Dr Liang examines a budding yeast cell (arrowed)
“Today’s common approach to treating cancer, by killing off the diseased cells as in chemotherapy, is a brute force method,” said Dr Chun Liang.
  “One problem is that good as well as bad cells are killed.” The method succeeds by and large because cancer cells grow faster and so get killed at a faster rate than the normal cells, he said.
   The new approach Dr Liang is working on is at the forefront of worldwide research which has been trying to inhibit the proteins that drive cancer cells in their uncontrolled reproduction.
   To do this, he first looked for the proteins in budding yeast which contains genes that are also found in humans for the fundamental cellular processes.
   “Genes are composed of DNA and contain instructions for the production of proteins which make up the structure of cells and direct their activities,” Dr Liang explained. “More than 70 percent of yeast genes have counterparts in human cells.”
   He has invented a very sensitive genetic screen, or biological sieve, and used it to identify several novel proteins that initiate the reproduction of DNA. A complication however is that, many of these proteins are also involved in other biological processes.
   Yeast has about 6,000 genes, 1,300 of which serve essential biological functions, said Dr Liang. Of this number, the functions of 200 were previously unknown. Scientists are trying to study these genes and, during the last two years, Dr Liang and his researchers have tested about 100 of them for their potential role in DNA replication.
   “So far we have identified at least five suspects, and one is confirmed,” said Dr Liang. The next step is to study the functions of similar genes in humans and how they can be used to diagnose cancer and used in the development of drugs to cure cancer.”
   Dr Liang added: “Studies by us and others show that cancer cells need to replicate DNA just like yeast and they use the same kind of proteins to replicate. But more than 90 percent of the cells in our bodies don’t need to proliferate so we don’t need the proteins for DNA replication.
   “Proliferation is how we differentiate cancerous from non-cancerous cells. So, if proteins for initiating DNA replication are present, it will indicate cancer.” The method, says Dr Liang, is very sensitive.    “Using it, we could detect cancer very early, before any modern-day clinical methods, even when there are no physical signs of cancer; that means at the pre-cancer stage. By the same principle, if we block the production or function of these proteins, cancer cells will not proliferate, and they will even die, as we have found.”
   He added: “This is a breakthrough but we’re still at the beginning of research.”
   “Most of the proteins that cause cancer when they are mutated are regulators.
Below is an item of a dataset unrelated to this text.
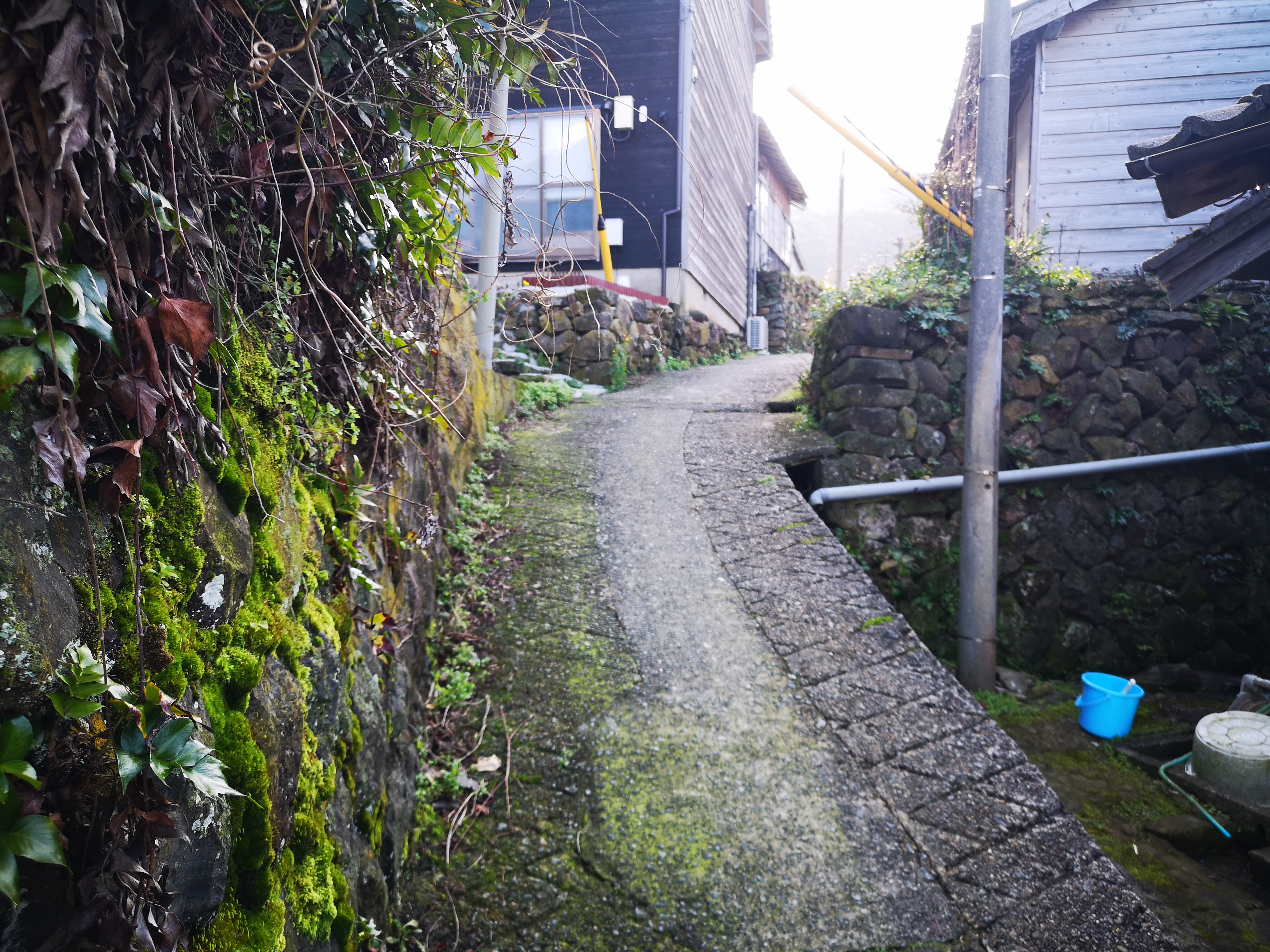 京丹後市網野町磯区内

They are out of control and tell the cells to go, go, go,” said Dr Liang. “So, if you attack the protein, the cancer may not grow.    One potential problem is that there are many signals involved in cell proliferation. Blocking one may not stop the process. What we’re doing is blocking the engine, the duplication of the genome, so that proliferation doesn’t take place even when a wrong signal is given to the cells.”